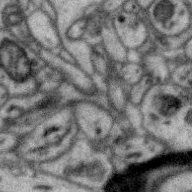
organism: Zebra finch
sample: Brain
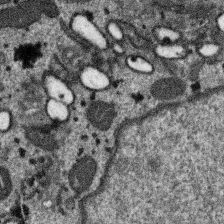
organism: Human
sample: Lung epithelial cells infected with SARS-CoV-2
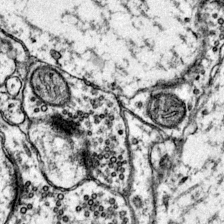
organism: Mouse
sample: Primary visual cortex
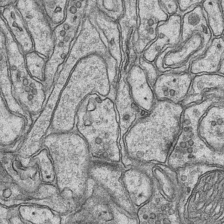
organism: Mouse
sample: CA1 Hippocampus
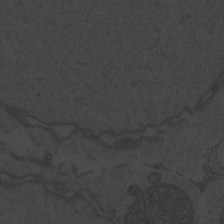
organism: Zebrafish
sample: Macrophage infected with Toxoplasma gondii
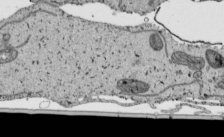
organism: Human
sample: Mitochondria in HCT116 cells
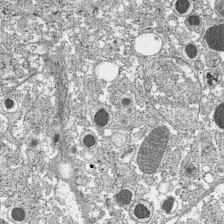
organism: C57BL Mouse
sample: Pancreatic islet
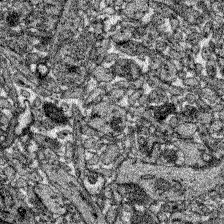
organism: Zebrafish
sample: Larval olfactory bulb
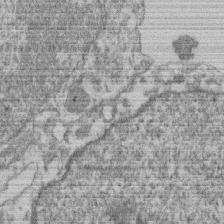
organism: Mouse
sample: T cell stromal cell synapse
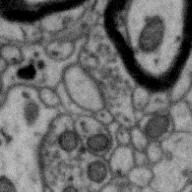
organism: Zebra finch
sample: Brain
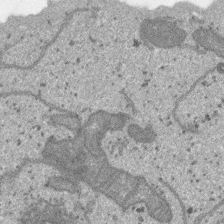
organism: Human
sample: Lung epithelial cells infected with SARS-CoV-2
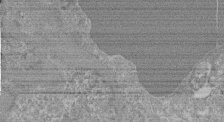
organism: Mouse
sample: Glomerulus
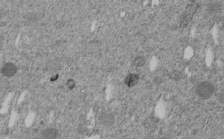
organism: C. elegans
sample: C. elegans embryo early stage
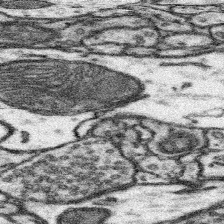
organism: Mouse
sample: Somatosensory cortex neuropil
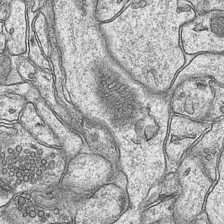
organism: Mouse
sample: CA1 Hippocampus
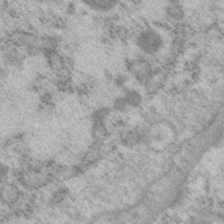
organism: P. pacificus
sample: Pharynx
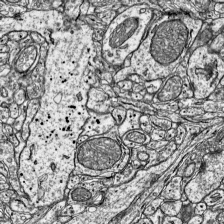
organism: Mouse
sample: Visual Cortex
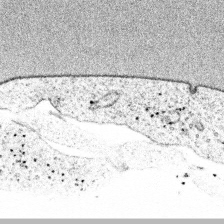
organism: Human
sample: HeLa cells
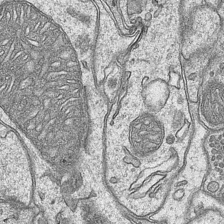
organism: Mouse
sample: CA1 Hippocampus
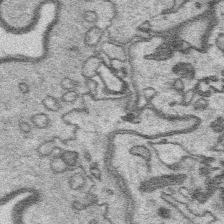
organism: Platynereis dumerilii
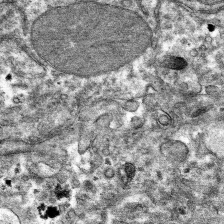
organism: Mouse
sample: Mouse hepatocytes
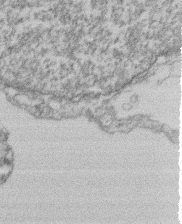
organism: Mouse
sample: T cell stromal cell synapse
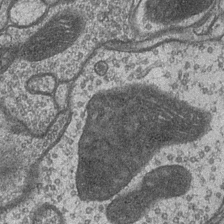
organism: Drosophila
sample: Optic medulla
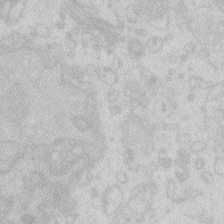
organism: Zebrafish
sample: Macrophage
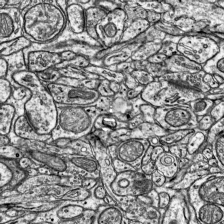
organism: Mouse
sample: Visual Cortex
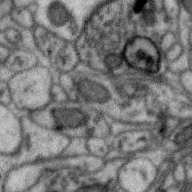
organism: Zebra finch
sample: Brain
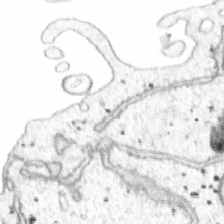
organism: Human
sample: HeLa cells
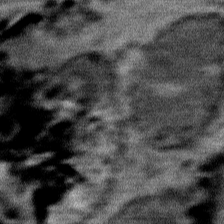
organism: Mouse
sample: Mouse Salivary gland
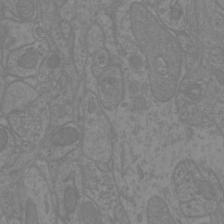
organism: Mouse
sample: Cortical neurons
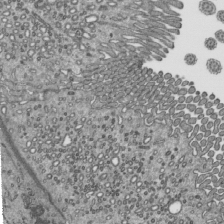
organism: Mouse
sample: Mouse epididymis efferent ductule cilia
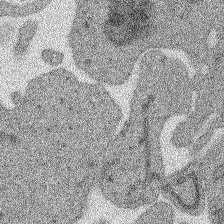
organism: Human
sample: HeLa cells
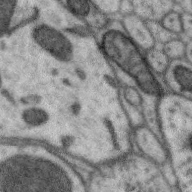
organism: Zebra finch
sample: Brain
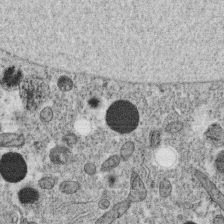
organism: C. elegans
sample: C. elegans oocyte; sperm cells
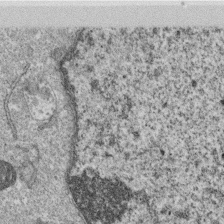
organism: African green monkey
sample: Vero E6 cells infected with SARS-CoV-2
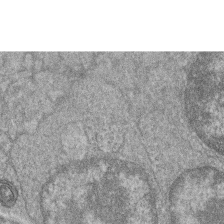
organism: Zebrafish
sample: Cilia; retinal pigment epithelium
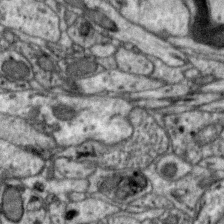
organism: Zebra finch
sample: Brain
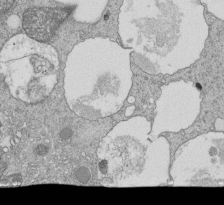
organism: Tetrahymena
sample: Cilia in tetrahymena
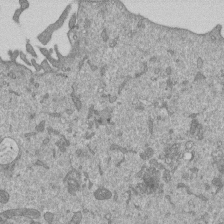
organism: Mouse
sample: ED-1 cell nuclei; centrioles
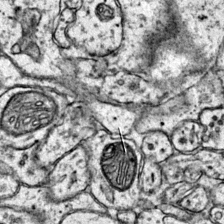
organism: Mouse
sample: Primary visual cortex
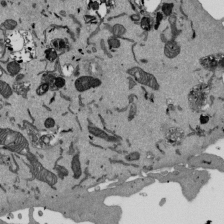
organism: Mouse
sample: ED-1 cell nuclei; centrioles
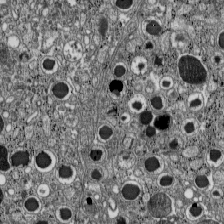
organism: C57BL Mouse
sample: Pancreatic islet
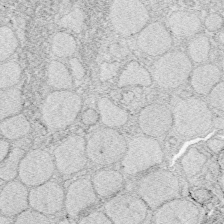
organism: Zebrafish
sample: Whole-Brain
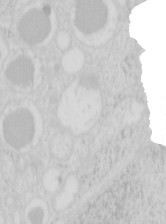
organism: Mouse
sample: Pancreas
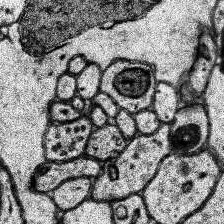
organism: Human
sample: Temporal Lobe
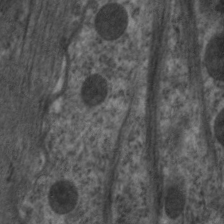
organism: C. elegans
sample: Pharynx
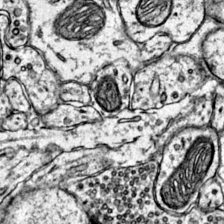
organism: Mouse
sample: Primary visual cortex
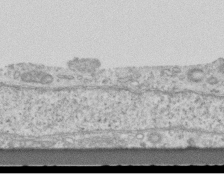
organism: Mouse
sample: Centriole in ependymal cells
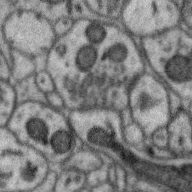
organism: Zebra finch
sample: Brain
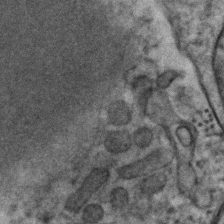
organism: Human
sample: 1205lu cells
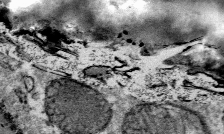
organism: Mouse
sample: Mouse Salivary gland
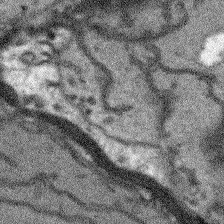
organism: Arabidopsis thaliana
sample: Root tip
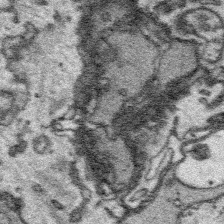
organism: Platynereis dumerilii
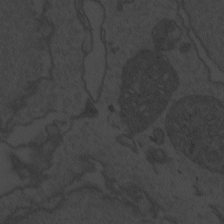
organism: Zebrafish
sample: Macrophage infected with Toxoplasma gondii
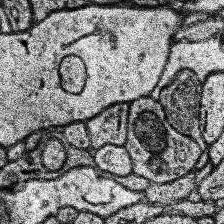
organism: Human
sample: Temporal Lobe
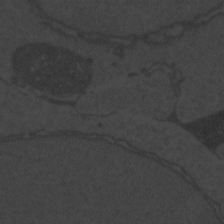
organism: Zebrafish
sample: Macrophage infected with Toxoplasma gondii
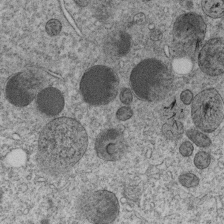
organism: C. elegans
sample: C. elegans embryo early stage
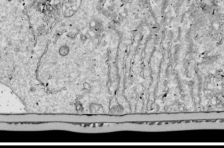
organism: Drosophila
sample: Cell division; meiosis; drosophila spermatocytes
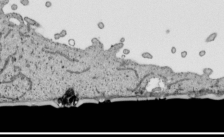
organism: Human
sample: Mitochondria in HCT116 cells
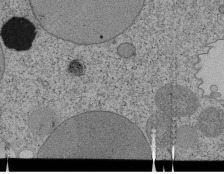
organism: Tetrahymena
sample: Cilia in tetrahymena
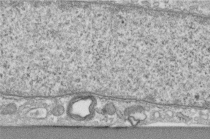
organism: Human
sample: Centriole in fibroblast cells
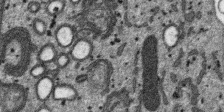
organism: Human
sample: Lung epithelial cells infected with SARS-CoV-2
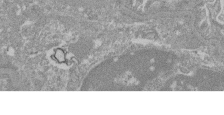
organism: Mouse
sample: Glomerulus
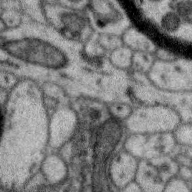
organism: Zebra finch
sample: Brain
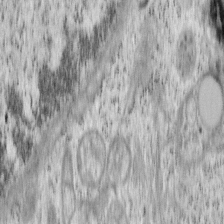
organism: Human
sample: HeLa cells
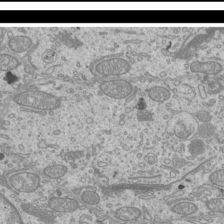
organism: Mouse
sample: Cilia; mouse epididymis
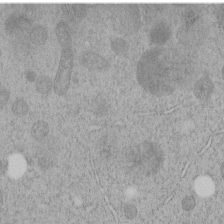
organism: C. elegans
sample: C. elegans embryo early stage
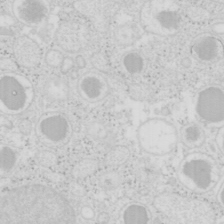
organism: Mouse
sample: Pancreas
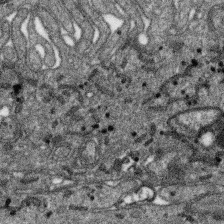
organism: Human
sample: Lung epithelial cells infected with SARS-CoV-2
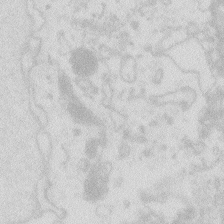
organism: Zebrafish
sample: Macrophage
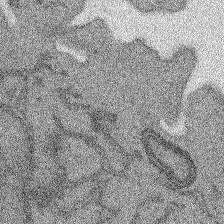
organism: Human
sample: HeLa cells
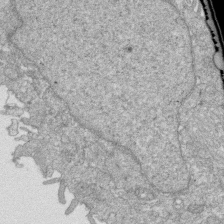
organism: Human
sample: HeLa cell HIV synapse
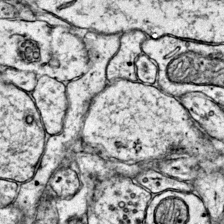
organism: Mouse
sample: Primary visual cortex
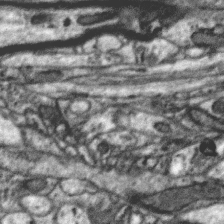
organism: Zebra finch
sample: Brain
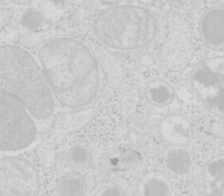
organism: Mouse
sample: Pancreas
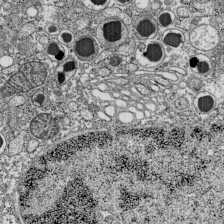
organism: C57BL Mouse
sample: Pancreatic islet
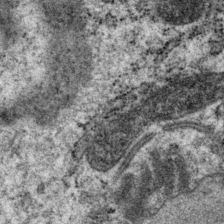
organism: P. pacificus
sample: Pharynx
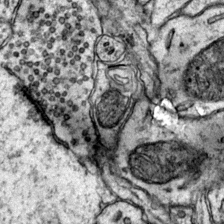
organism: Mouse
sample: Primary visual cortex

Your instructions =
Please give back all the records above word for word, with no pictures included.

Response =
organism: Zebra finch
sample: Brain
organism: Human
sample: Lung epithelial cells infected with SARS-CoV-2
organism: Mouse
sample: Primary visual cortex
organism: Mouse
sample: CA1 Hippocampus
organism: Zebrafish
sample: Macrophage infected with Toxoplasma gondii
organism: Human
sample: Mitochondria in HCT116 cells
organism: C57BL Mouse
sample: Pancreatic islet
organism: Zebrafish
sample: Larval olfactory bulb
organism: Mouse
sample: T cell stromal cell synapse
organism: Zebra finch
sample: Brain
organism: Human
sample: Lung epithelial cells infected with SARS-CoV-2
organism: Mouse
sample: Glomerulus
organism: C. elegans
sample: C. elegans embryo early stage
organism: Mouse
sample: Somatosensory cortex neuropil
organism: Mouse
sample: CA1 Hippocampus
organism: P. pacificus
sample: Pharynx
organism: Mouse
sample: Visual Cortex
organism: Human
sample: HeLa cells
organism: Mouse
sample: CA1 Hippocampus
organism: Platynereis dumerilii
organism: Mouse
sample: Mouse hepatocytes
organism: Mouse
sample: T cell stromal cell synapse
organism: Drosophila
sample: Optic medulla
organism: Zebrafish
sample: Macrophage
organism: Mouse
sample: Visual Cortex
organism: Zebra finch
sample: Brain
organism: Human
sample: HeLa cells
organism: Mouse
sample: Mouse Salivary gland
organism: Mouse
sample: Cortical neurons
organism: Mouse
sample: Mouse epididymis efferent ductule cilia
organism: Human
sample: HeLa cells
organism: Zebra finch
sample: Brain
organism: C. elegans
sample: C. elegans oocyte; sperm cells
organism: African green monkey
sample: Vero E6 cells infected with SARS-CoV-2
organism: Zebrafish
sample: Cilia; retinal pigment epithelium
organism: Zebra finch
sample: Brain
organism: Tetrahymena
sample: Cilia in tetrahymena
organism: Mouse
sample: ED-1 cell nuclei; centrioles
organism: Mouse
sample: Primary visual cortex
organism: Mouse
sample: ED-1 cell nuclei; centrioles
organism: C57BL Mouse
sample: Pancreatic islet
organism: Zebrafish
sample: Whole-Brain
organism: Mouse
sample: Pancreas
organism: Human
sample: Temporal Lobe
organism: C. elegans
sample: Pharynx
organism: Mouse
sample: Primary visual cortex
organism: Mouse
sample: Centriole in ependymal cells
organism: Zebra finch
sample: Brain
organism: Human
sample: 1205lu cells
organism: Mouse
sample: Mouse Salivary gland
organism: Arabidopsis thaliana
sample: Root tip
organism: Platynereis dumerilii
organism: Zebrafish
sample: Macrophage infected with Toxoplasma gondii
organism: Human
sample: Temporal Lobe
organism: Zebrafish
sample: Macrophage infected with Toxoplasma gondii
organism: C. elegans
sample: C. elegans embryo early stage
organism: Drosophila
sample: Cell division; meiosis; drosophila spermatocytes
organism: Human
sample: Mitochondria in HCT116 cells
organism: Tetrahymena
sample: Cilia in tetrahymena
organism: Human
sample: Centriole in fibroblast cells
organism: Human
sample: Lung epithelial cells infected with SARS-CoV-2
organism: Mouse
sample: Glomerulus
organism: Zebra finch
sample: Brain
organism: Human
sample: HeLa cells
organism: Mouse
sample: Cilia; mouse epididymis
organism: C. elegans
sample: C. elegans embryo early stage
organism: Mouse
sample: Pancreas
organism: Human
sample: Lung epithelial cells infected with SARS-CoV-2
organism: Zebrafish
sample: Macrophage
organism: Human
sample: HeLa cells
organism: Human
sample: HeLa cell HIV synapse
organism: Mouse
sample: Primary visual cortex
organism: Zebra finch
sample: Brain
organism: Mouse
sample: Pancreas
organism: C57BL Mouse
sample: Pancreatic islet
organism: P. pacificus
sample: Pharynx
organism: Mouse
sample: Primary visual cortex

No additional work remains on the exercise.